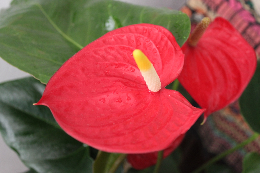 אנטוריום
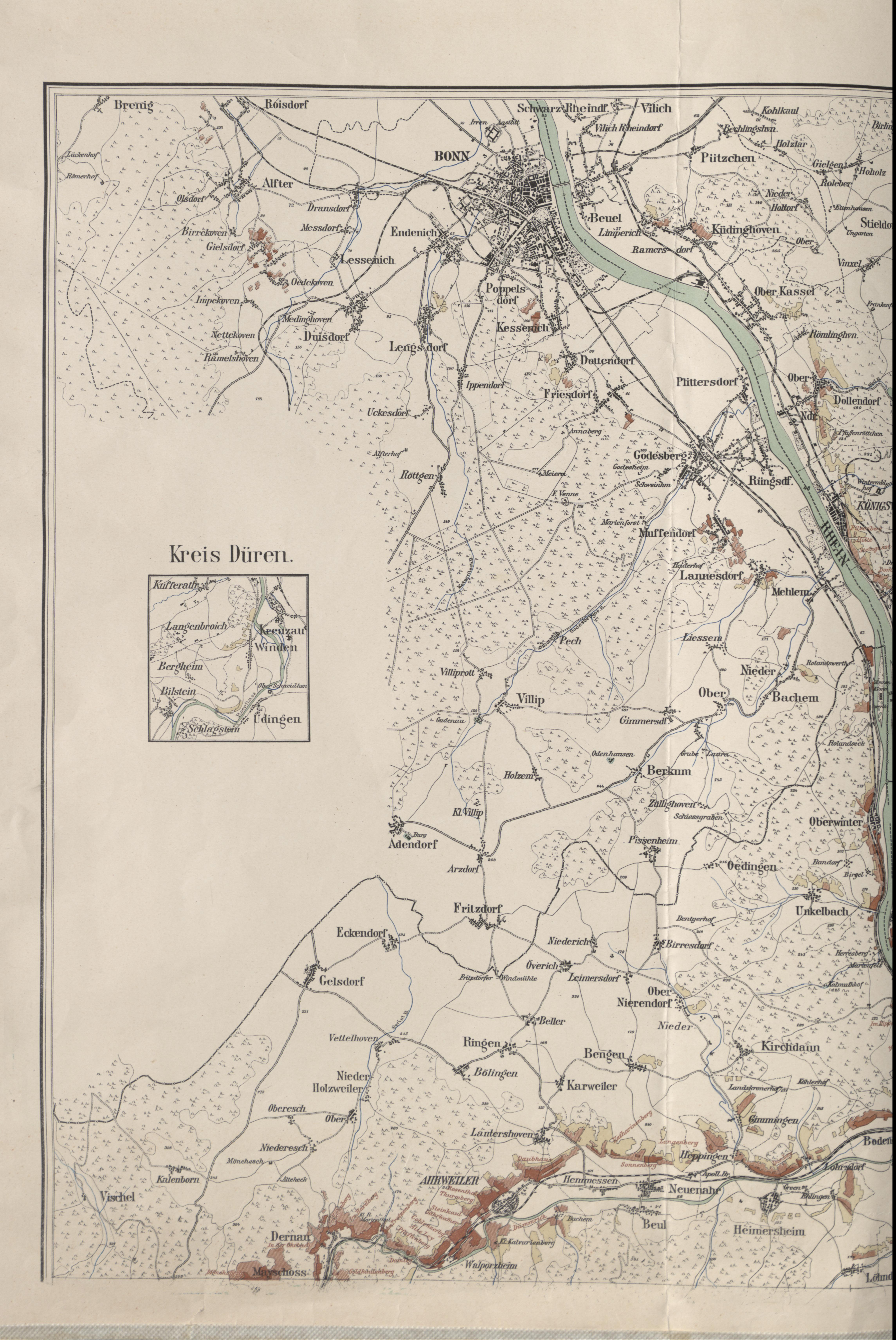 Koblenz : 1904; [Electronic ed.] Koblenz : Landesbibliothekszentrum Rheinland-Pfalz, 2010.
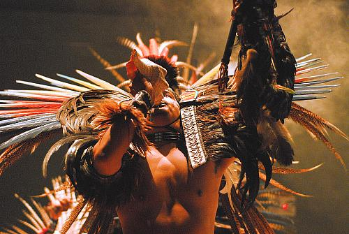 ნაჰუას შამანი
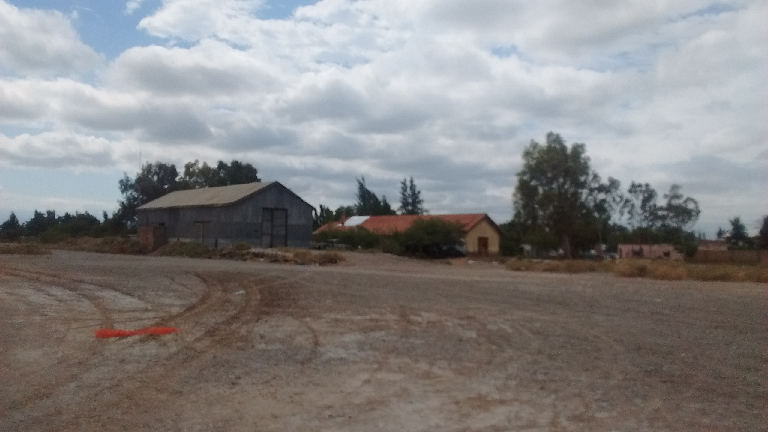 Estación Albardón (FCGB) vista desde atrás.
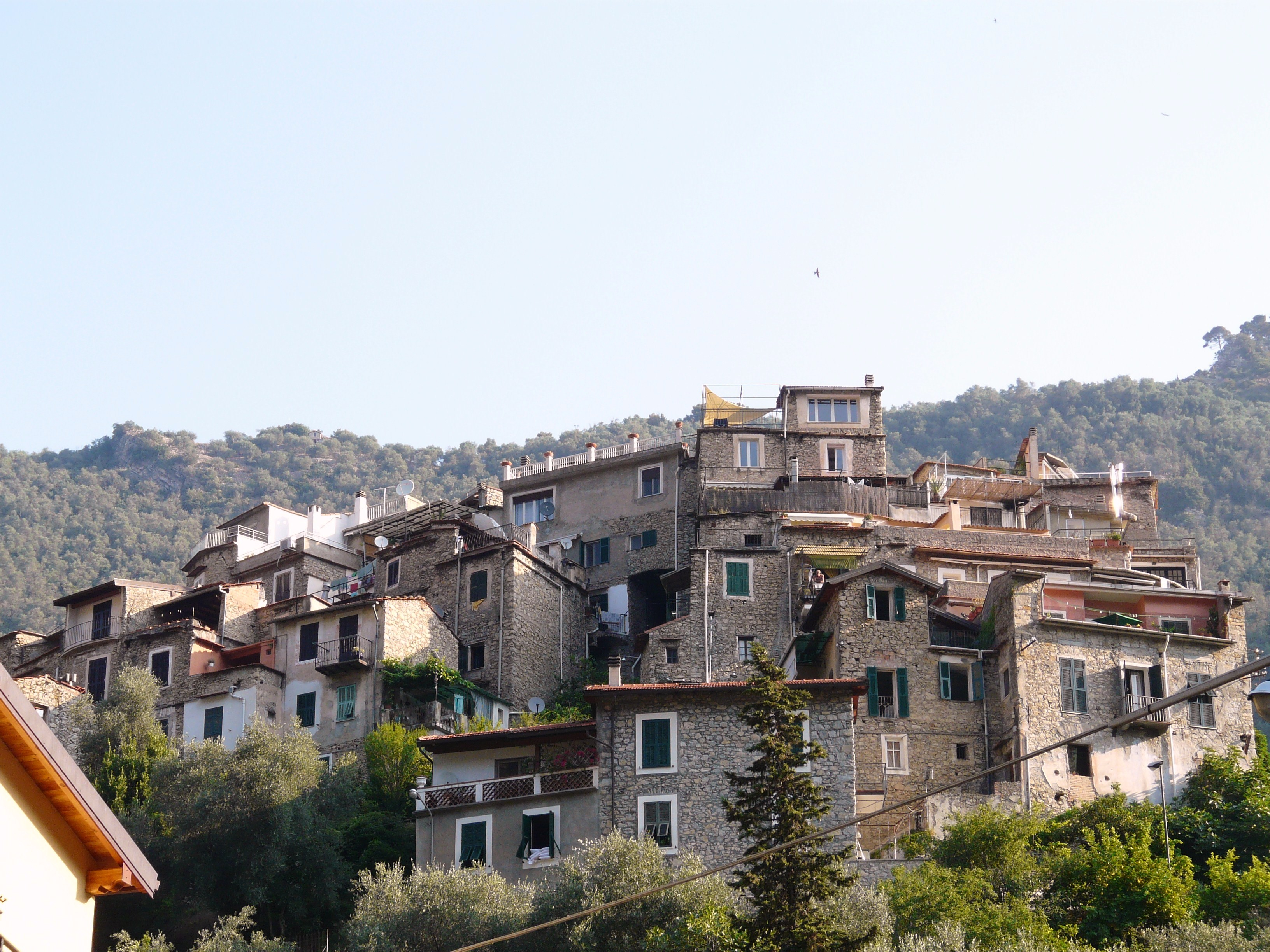 Airole, Liguria, Italia
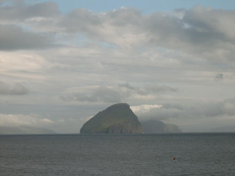 Blick auf Koltur von der Insel Vágar
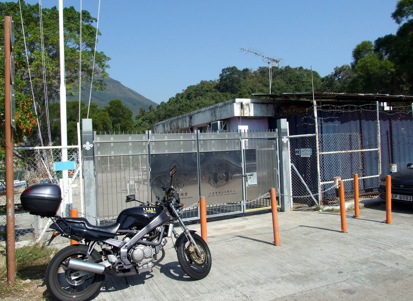 大尾篤劉皇發海上活動中心正門
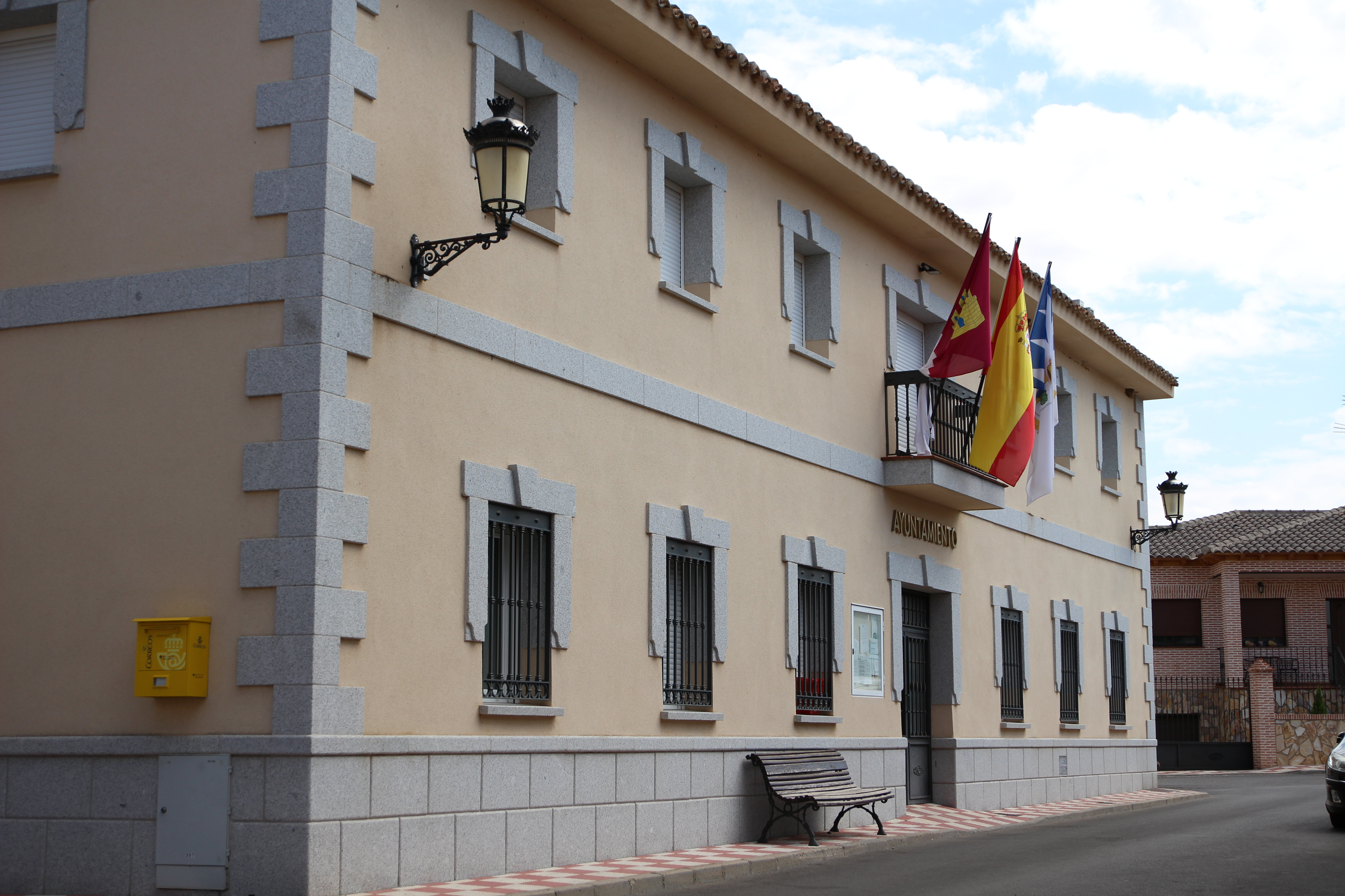 Ayuntamiento de Layos (Toledo)
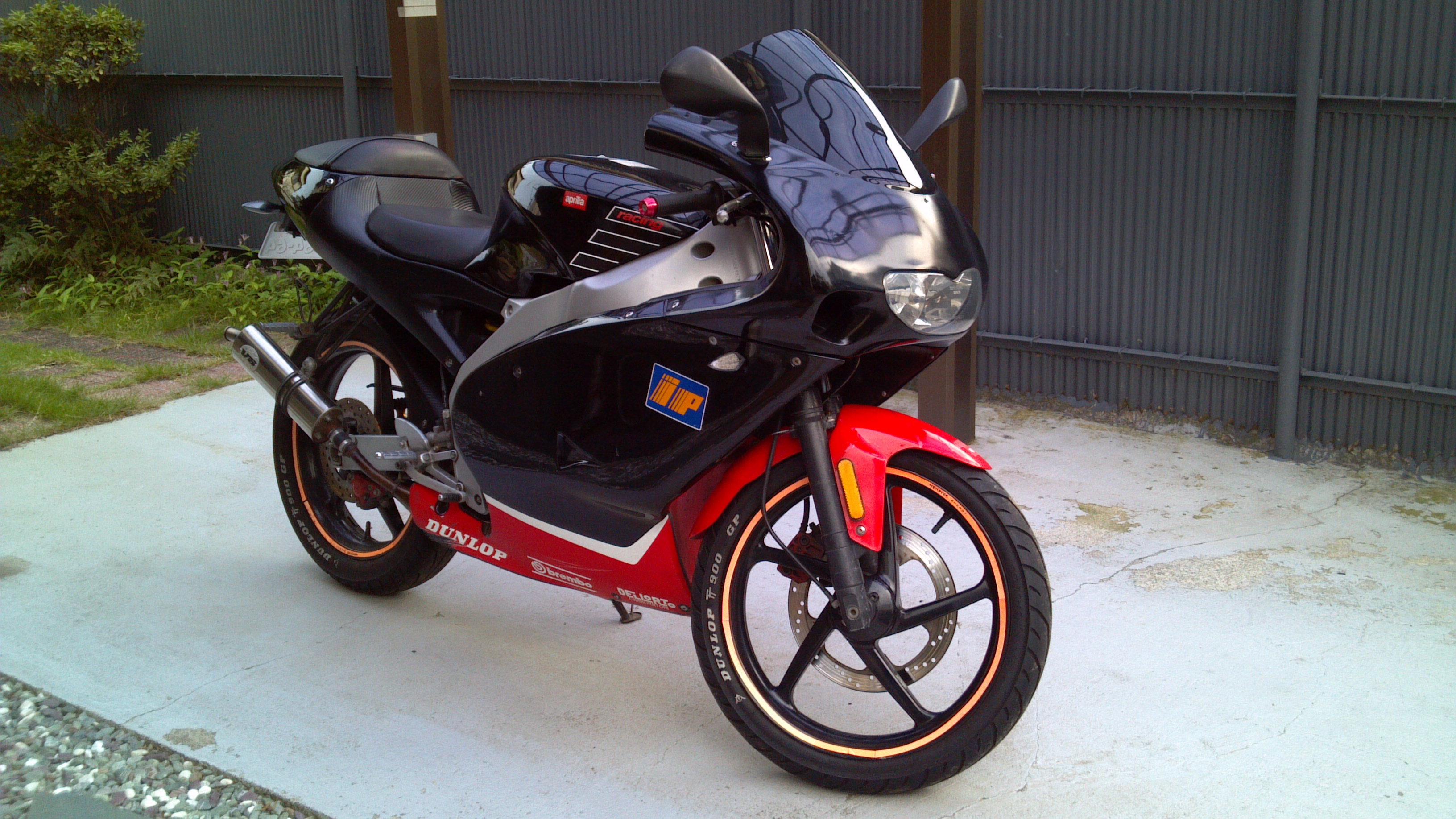 私のバイクです
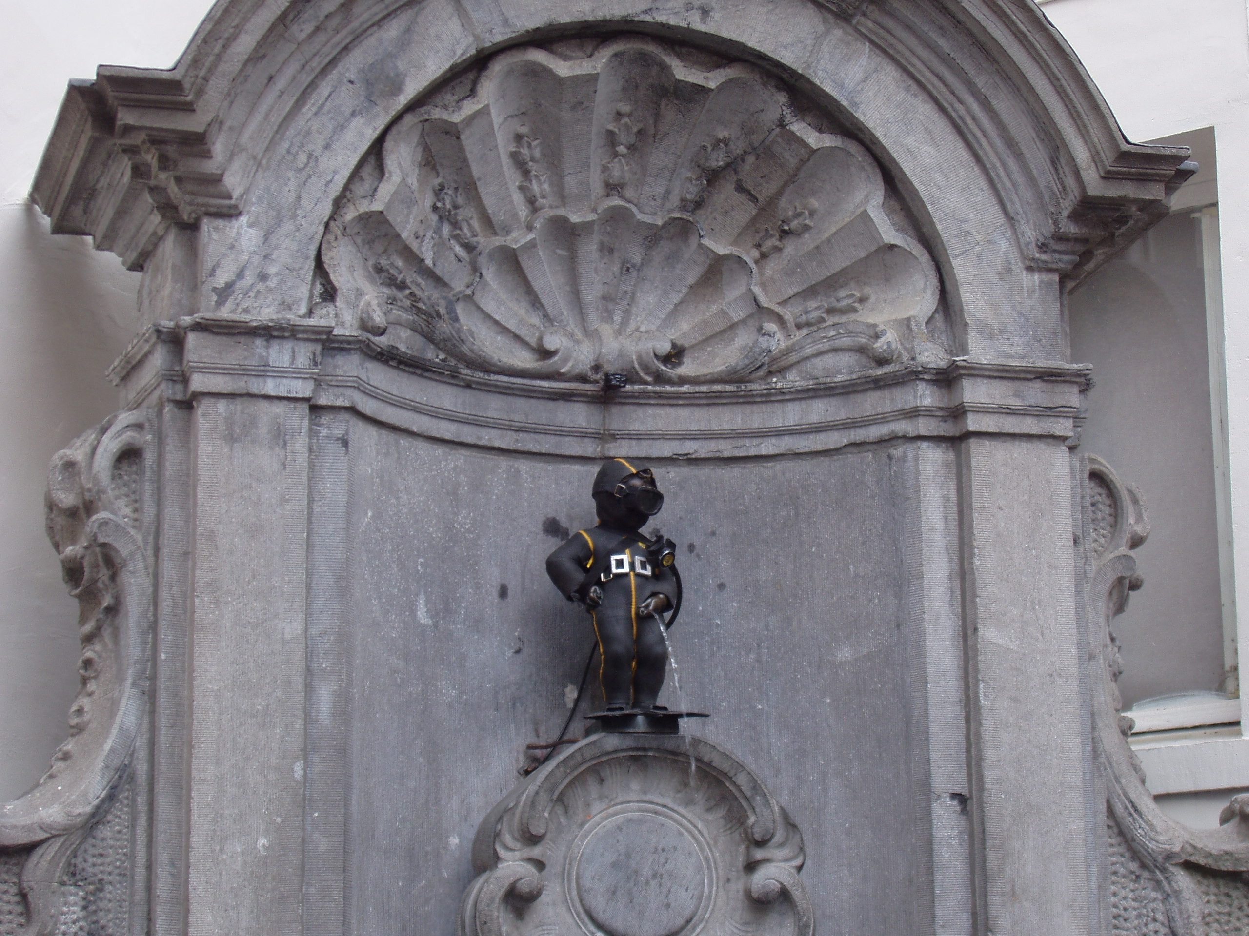 Manneken Pis in diving suit (April 2007)
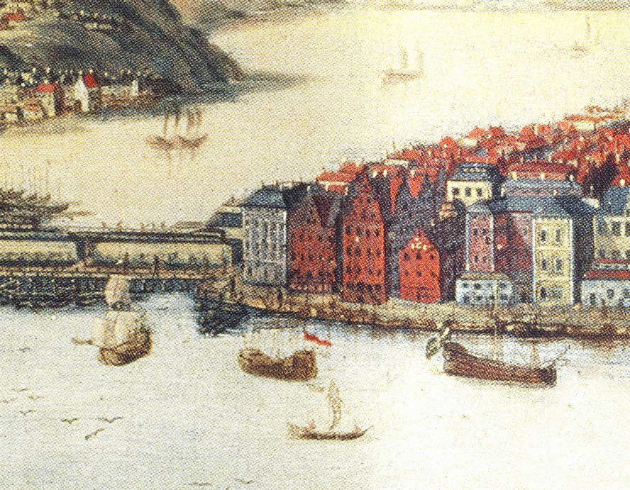 Skeppsbron i Stockholm kring 1700, målning efter Willem Swiddes gravyr "Stockholm från Kastellholmen" från 1693, Räntmästarhuset längs till vänster.
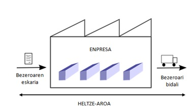 Heltze-aroaren faseak
▬▬▬
= Your objective =
The response is the full listing, copied exactly, with the pictures omitted.

= Output of the exercise =
 אנטוריום
 Koblenz : 1904; [Electronic ed.] Koblenz : Landesbibliothekszentrum Rheinland-Pfalz, 2010.
 ნაჰუას შამანი
 Estación Albardón (FCGB) vista desde atrás.
 Airole, Liguria, Italia
 Blick auf Koltur von der Insel Vágar
 大尾篤劉皇發海上活動中心正門
 Ayuntamiento de Layos (Toledo)
 私のバイクです
 Manneken Pis in diving suit (April 2007)
 Skeppsbron i Stockholm kring 1700, målning efter Willem Swiddes gravyr "Stockholm från Kastellholmen" från 1693, Räntmästarhuset längs till vänster.
 Heltze-aroaren faseak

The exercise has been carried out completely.